277vts. Some 10 of them or more, with nice speckle covers that Id like to put up and replace the single 4' fixtures.

Ive been using a couple 3 tube, 4' fixures that are already 277 volts in odd areas and running them off a 240/120 single phase transformer..hooked up backwards, with no issues, for a number of years.

My "HV" (mains) standard power runs between 240 and 250 volts out in the shop off the breaker panel, but Ive been concerned about isolating the lamps so Ive used old machine tool transformers hooked up backwards.

Ive been checking the "new" 4 tube fixtures out and they all seem to fire up well and Ive got several new cases of 4' T12 bulbs in the racks along with a partial case of T8 4' tubes. Ive stuck in T8s in the older fixtures over the years and they work fine even missmatched with a T12..but I generally replace both.

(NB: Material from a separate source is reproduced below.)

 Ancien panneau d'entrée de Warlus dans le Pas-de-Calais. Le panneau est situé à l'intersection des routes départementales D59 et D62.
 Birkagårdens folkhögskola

So at this point in time...Im getting ready to put up the 8' fixtures..but Im concerned about how to power them up.

  1. Is it "kosher" to simply hook them to an unused 240 single phase breaker?
  2. Is it better to use a transformer and isolate them from the "mains power"?

3 If I should install a transformer...where do I find a 240-277 step UP transformer cheaply? Or several of them (welding shop needs one as well

  1. How many watts does each 4' pair actually draw? 90 watts? Each of the 8' fixtures has 2 ballasts, one for each 4' pair.

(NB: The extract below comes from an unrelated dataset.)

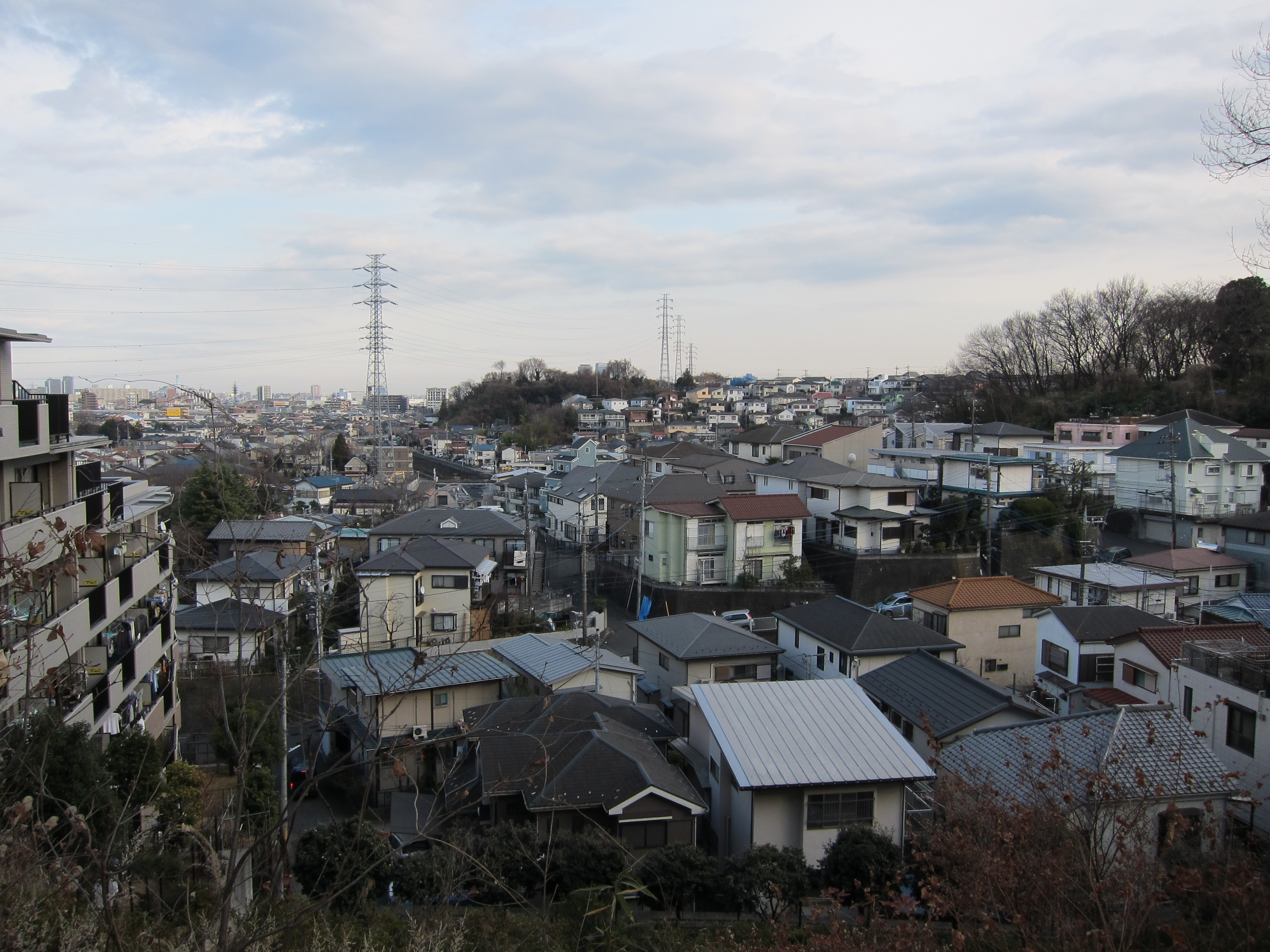 Ida-yama forest , Kawasaki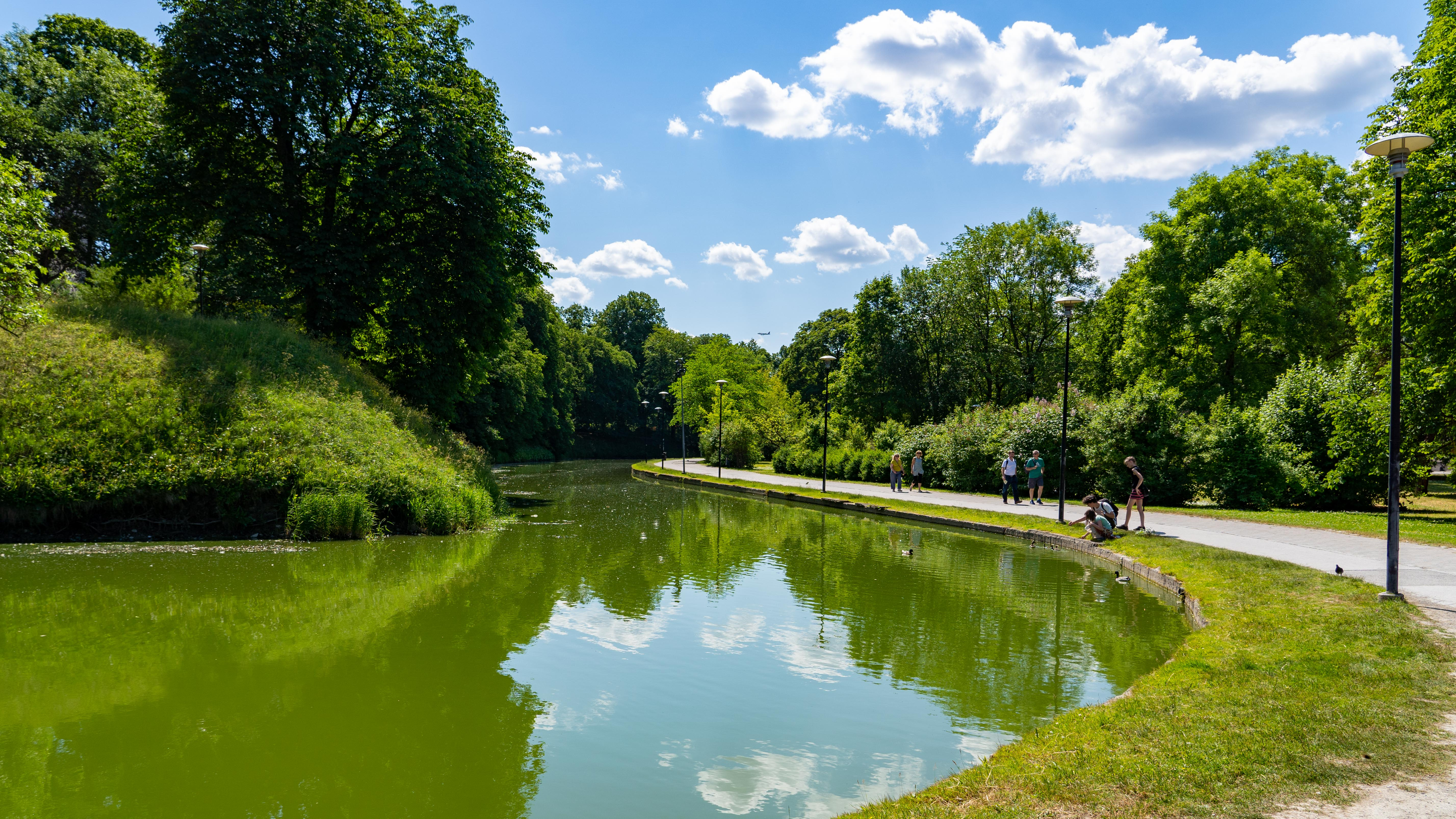 Vaade Snelli tiigile, 17.06.2018.

I tend to work out there at night..and with Pacific Greed and Extortion charging me far more than the national average...my power bills at HOME have been around $400 a month this summer. This with a

1hp swamp cooler motor running 24/7. (which really hurts!!!)

Id like to have lighting in the shop that will work for me..but doesnt break the bank. Work has slowed down tremendously (not had a service call in a week and a half) and its not going to get much better Im afraid...California and the US manufacturing has just declined..yet again.

Id like to find some pull chain lighting switches that I can mount on each 8" fixture to either kill the entire fixture..or just half of it (double ballests) and help keep the lighting costs down as well. Ebay has "pull chain" switches for $4 each..but that will add up fairly quickly if I install 10 lights.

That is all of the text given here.